> Aim of the exercise
Please write the listing below out again exactly, leaving every picture behind.

> The data
/---

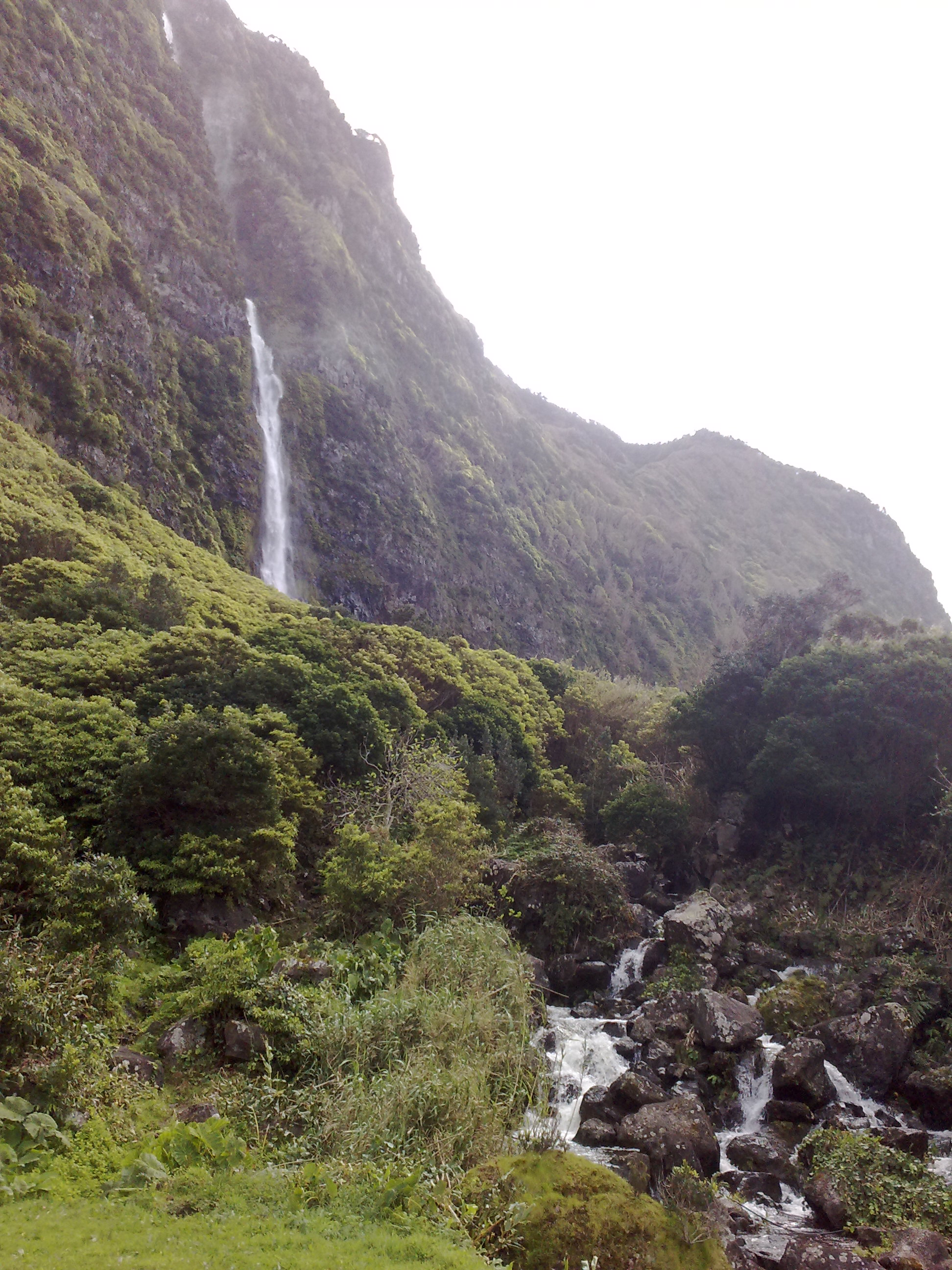 Waterfall, Ponta da Fajã, Flores, Azores
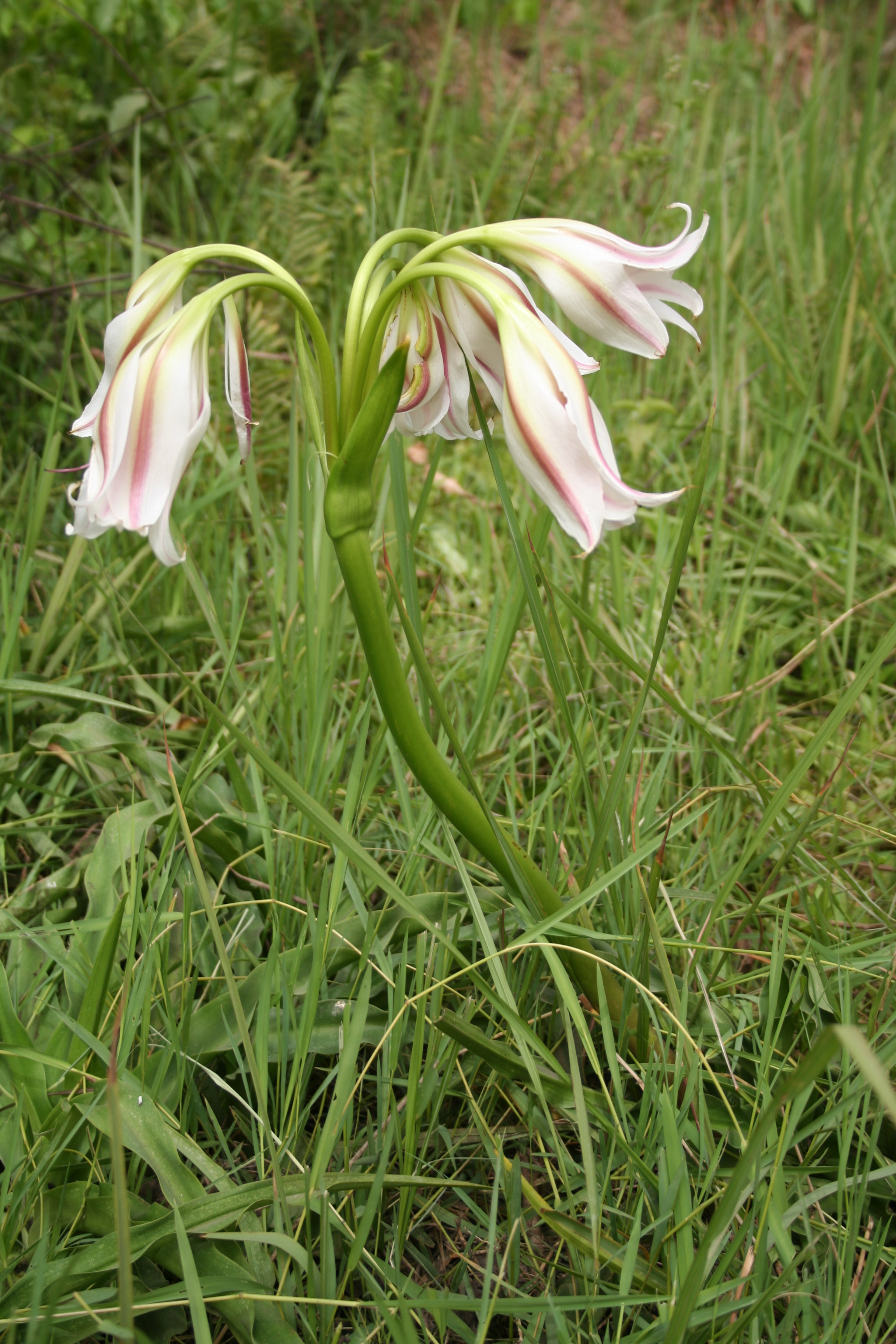 Crinum ornatum, near F.Cl. de Patako, Senegal
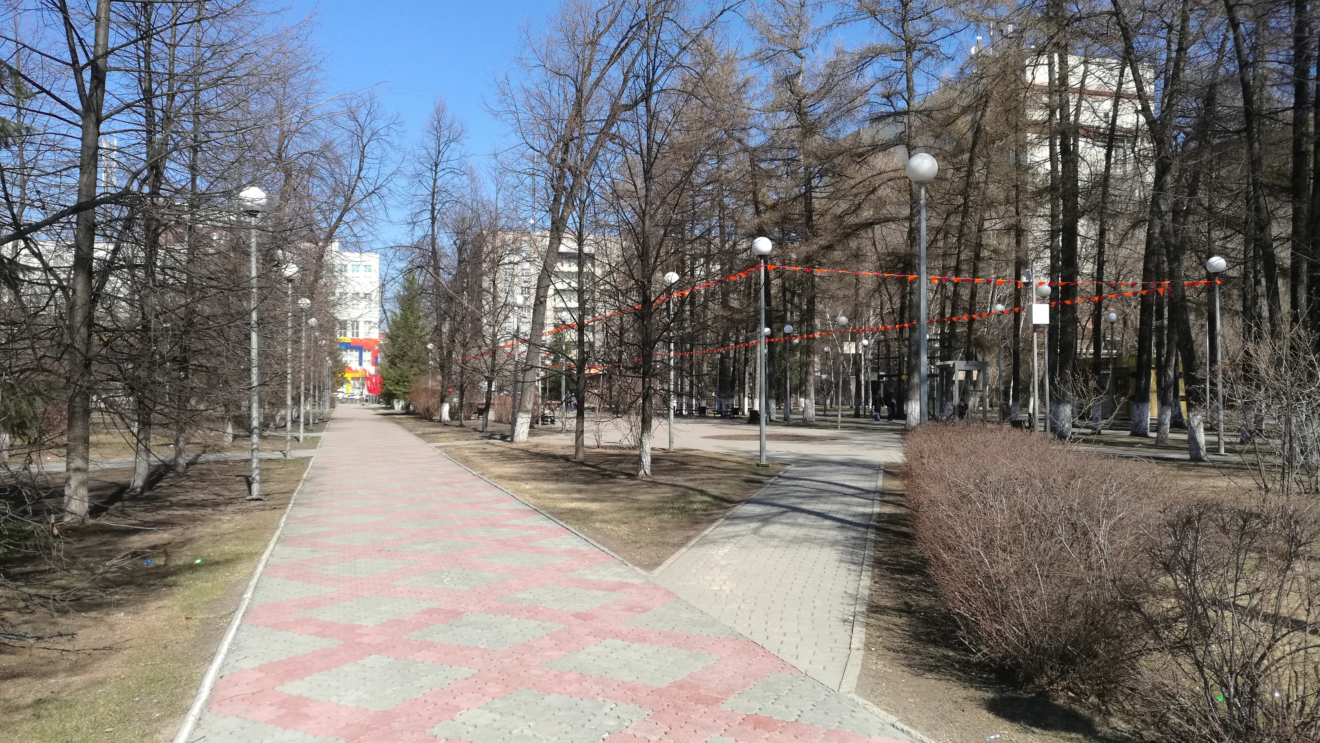 Skvaro de Nemcov. Tjumeno, Rusio.
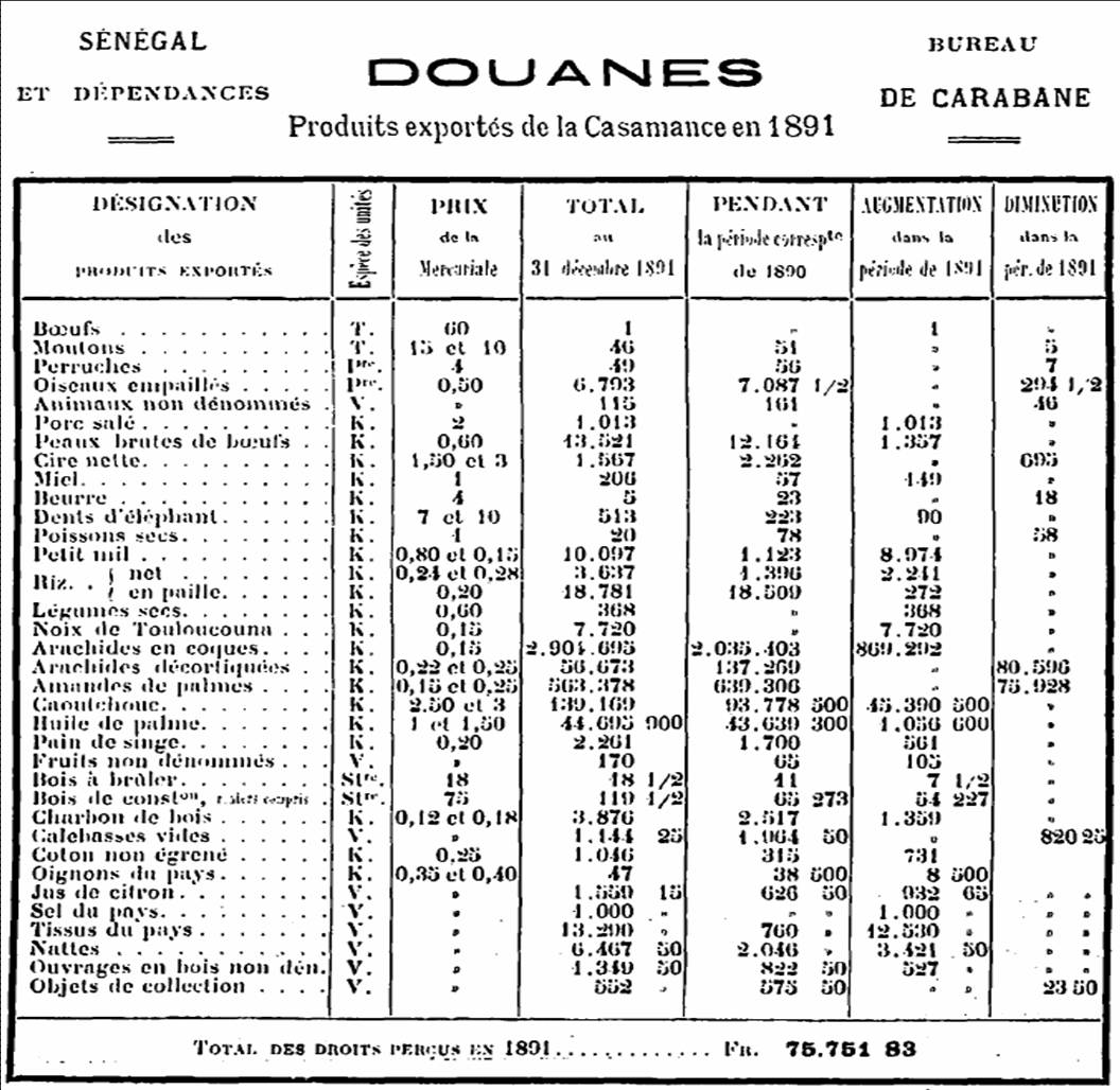 Bureau des douanes de Carabane (Casamance, Sénégal) : Tableau officiel des produits exportés de la Casamance en 1891

\---

> Written reply
 Waterfall, Ponta da Fajã, Flores, Azores
 Crinum ornatum, near F.Cl. de Patako, Senegal
 Skvaro de Nemcov. Tjumeno, Rusio.
 Bureau des douanes de Carabane (Casamance, Sénégal) : Tableau officiel des produits exportés de la Casamance en 1891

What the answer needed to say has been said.